To our knowledge, this is the first investigation to demonstrate that the impact of a collaborative DCM program in reducing disparities associated with patient education differs from the program’s impact on disparities associated with ethnicity. Our findings indicate that the PROSPECT intervention, and in particular, the longitudinal care management and coordination by a care manager based on a clinical protocol, effectively addressed barriers pertaining to patient self-management and treatment adherence, which disproportionately impacted patients with lower education regardless of ethnicity. In addition, low education was found to be associated with less proactive and assertive care-seeking style, and perceived lack of interest and ability to adhere to medical advice by physicians.45 Given their past experience with compromised physician-patient communication, patients with lower education in PROSPECT may have responded more to the personal attention provided by the depression care manager and the ensuing therapeutic alliance. This is consistent with our findings of comparable intensity of DCM between the two education groups but more beneficial effect of the intervention among the less educated.

The lack of additional benefits to minority patients (compared to whites) may reflect the lack of culture-specific strategies to maximize the potential of the intervention to minority patients.
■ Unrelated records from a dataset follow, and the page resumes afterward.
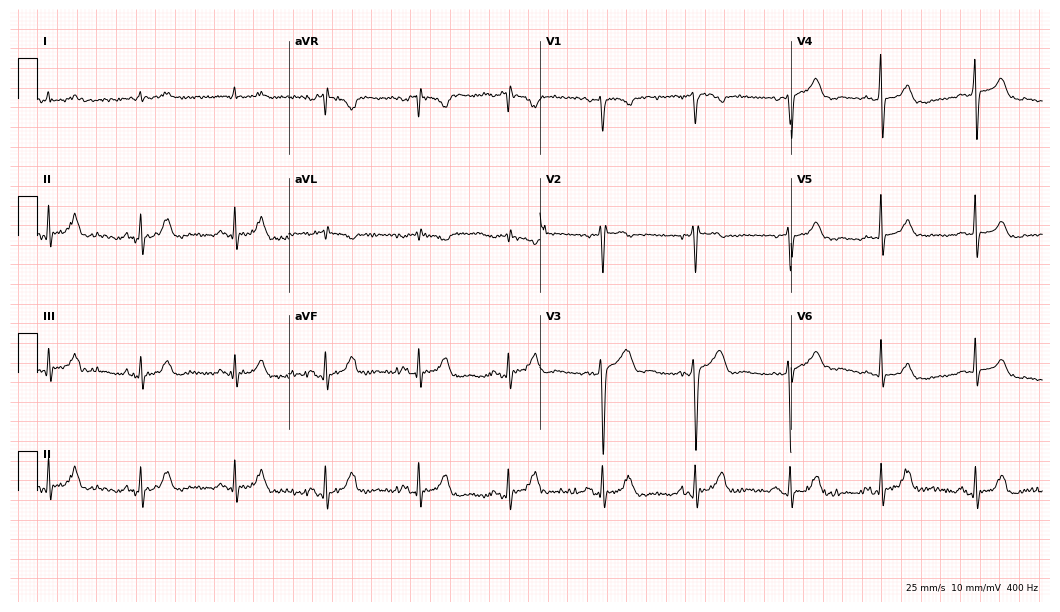
Resting 12-lead electrocardiogram (10.2-second recording at 400 Hz). Patient: a 68-year-old man. Read as a normal ECG.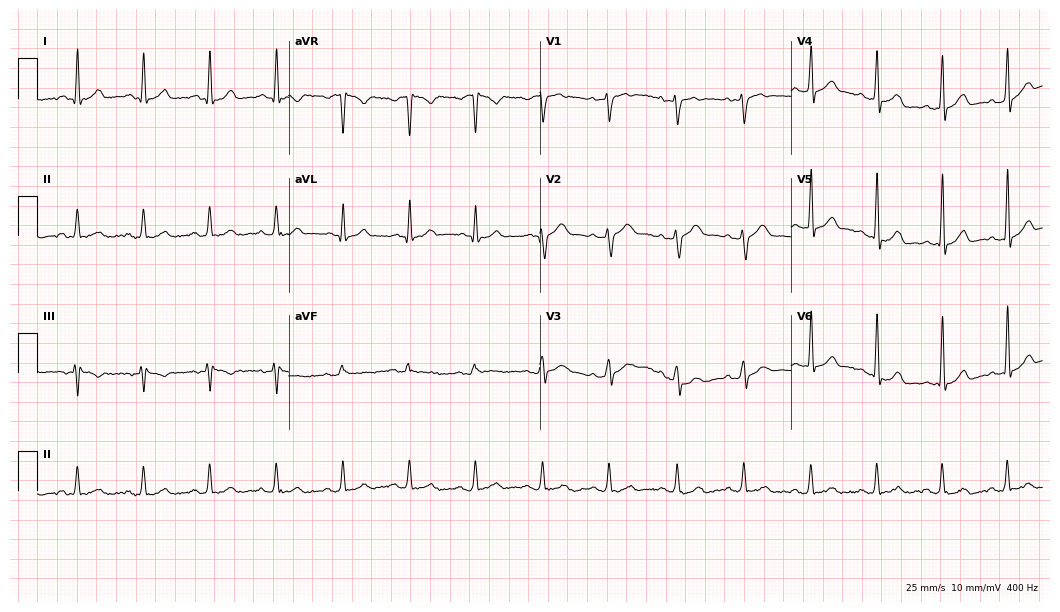
12-lead ECG from a man, 39 years old. Labelled as a normal ECG.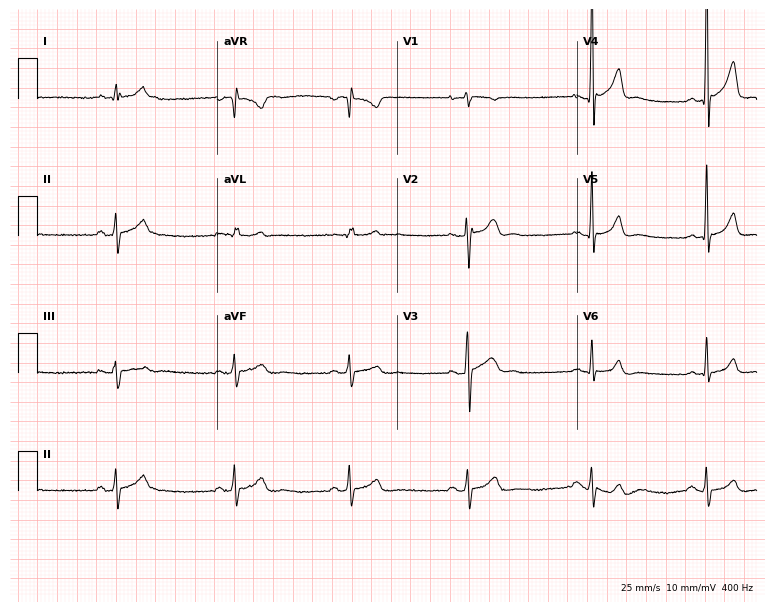
Standard 12-lead ECG recorded from a 17-year-old male. None of these six findings is recorded: first-degree AV block, right bundle branch block (RBBB), left bundle branch block (LBBB), sinus bradycardia, atrial fibrillation (AF), sinus tachycardia.

We found substantially lower intensity of DCM received by minority patients after the initial period of the intervention. This observation offers one explanation for the less favorable intervention effects among minorities, and speaks to the inadequacy of a generic DCM program in retaining minority patients so that they can take full advantage of DCM. We found that family members of minority patients had greater involvement in DCM compared with those of white patients. This is consistent with previous findings that family values regarding togetherness and interdependence are endorsed more among Hispanics and African-Americans than majority whites.46, 47 The lack of explicit consideration of family involvement in the PROSPECT protocol (e.g., specifying circumstances where it is most critical and/or effective to engage family members) may partly explain the lack of additional benefits to minority patients.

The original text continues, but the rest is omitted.